# Hypothesis Testing Workshop

## 11 November 2022

### Hosted by and maintained by [SAAS](https://saas.berkeley.edu).
Created by Suparna Kompali, Carlos Gonzalez

**Recommended Reading**: 

* [Testing Hypotheses](https://www.inferentialthinking.com/chapters/11/Testing_Hypotheses.html)

In [None]:
# Run this cell to set up the notebook

# These lines import the Numpy and Datascience modules.
import numpy as np
import pandas as pd
# These lines do some fancy plotting magic.
import matplotlib
%matplotlib inline
import matplotlib.pyplot as plt
plt.style.use('fivethirtyeight')
import warnings
warnings.simplefilter('ignore', FutureWarning)

## 1. Setup

A/B testing is a form of hypothesis testing that allows you to make comparisons between two distributions. We may also refer to an A/B test as a permutation test. See the resources above for a more formal introduction to A/B tests.
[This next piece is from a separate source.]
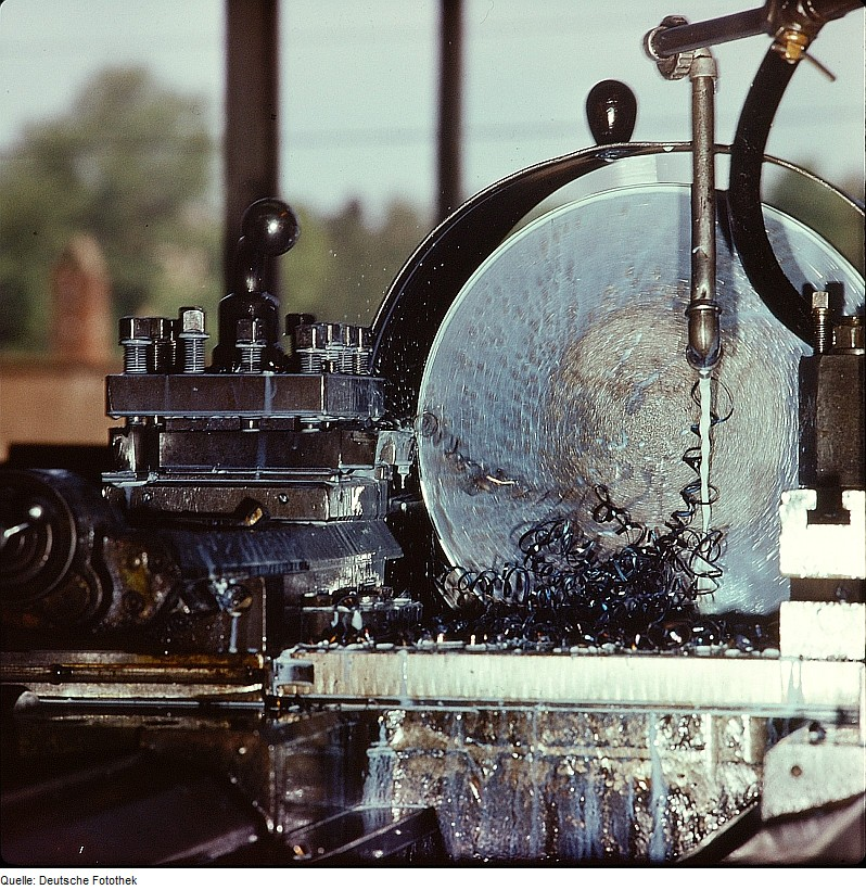 Original image description from the Deutsche FotothekZerspannungsfacharbeiter

You'll almost never be explicitly asked to perform an A/B test. Make sure you can identify situations where the test is appropriate and know how to correctly implement each step. Oftentimes, we use an A/B test to determine whether or not two samples came from the same underlying distribution.

Before we can perform an A/B test and moving forward, we'll need to do some setting up with our dataframe.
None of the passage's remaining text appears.